Since Michael posted his awesome finds ... I thought I would post up my latest grab bag ... TLRs.




TLRS by Dennis, on Flickr

From left to right:
TLR pencil sharpener ... in perfect working condition
Yashica MAT 124G with DIY finder hood from some other camera and stuck shutter
Yashica 44 grey with stuck shutter and missing roller
Topcon Primo Jr. with stuck shutter


----------



## limr (Apr 29, 2016)

Incidentally, my bf has that same pencil sharpener


----------



## dxqcanada (Apr 29, 2016)

I was surprised to find that in the box with the others, wasn't sure what it was at first.


----------



## minicoop1985 (Apr 29, 2016)

That's a pretty good haul there. Those shutters should be easy enough to fix. The Yashica finder is quite comical.


----------



## dxqcanada (Apr 29, 2016)

Yeah, it has been glued on and parts have been cut off to fit ... it looks familiar, but I can't place what camera it originally came from.


----------



## limr (Apr 29, 2016)

dxqcanada said:


> I was surprised to find that in the box with the others, wasn't sure what it was at first.
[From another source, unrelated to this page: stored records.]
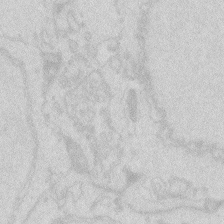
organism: Zebrafish
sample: Macrophage
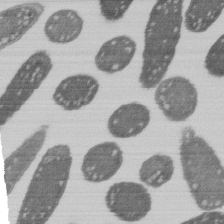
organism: E. coli
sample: Bacterial nucleoid
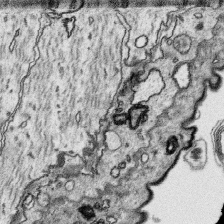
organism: Platynereis dumerilii
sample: Parapodia
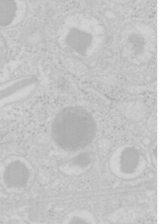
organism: Mouse
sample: Pancreas
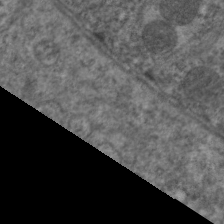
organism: C. elegans
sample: Pharynx

It's actually a really good sharpener, too, not just gimmicky.


----------



## Dany (Apr 30, 2016)

The Yashica finder hood seems to have been taken from a Pentacon Six


----------



## timor (Apr 30, 2016)

Dany said:


> The Yashica finder hood seems to have been taken from a Pentacon Six


Yes. It has Pentacon logo on it.


----------



## dxqcanada (Apr 30, 2016)

Thanks for the info.


----------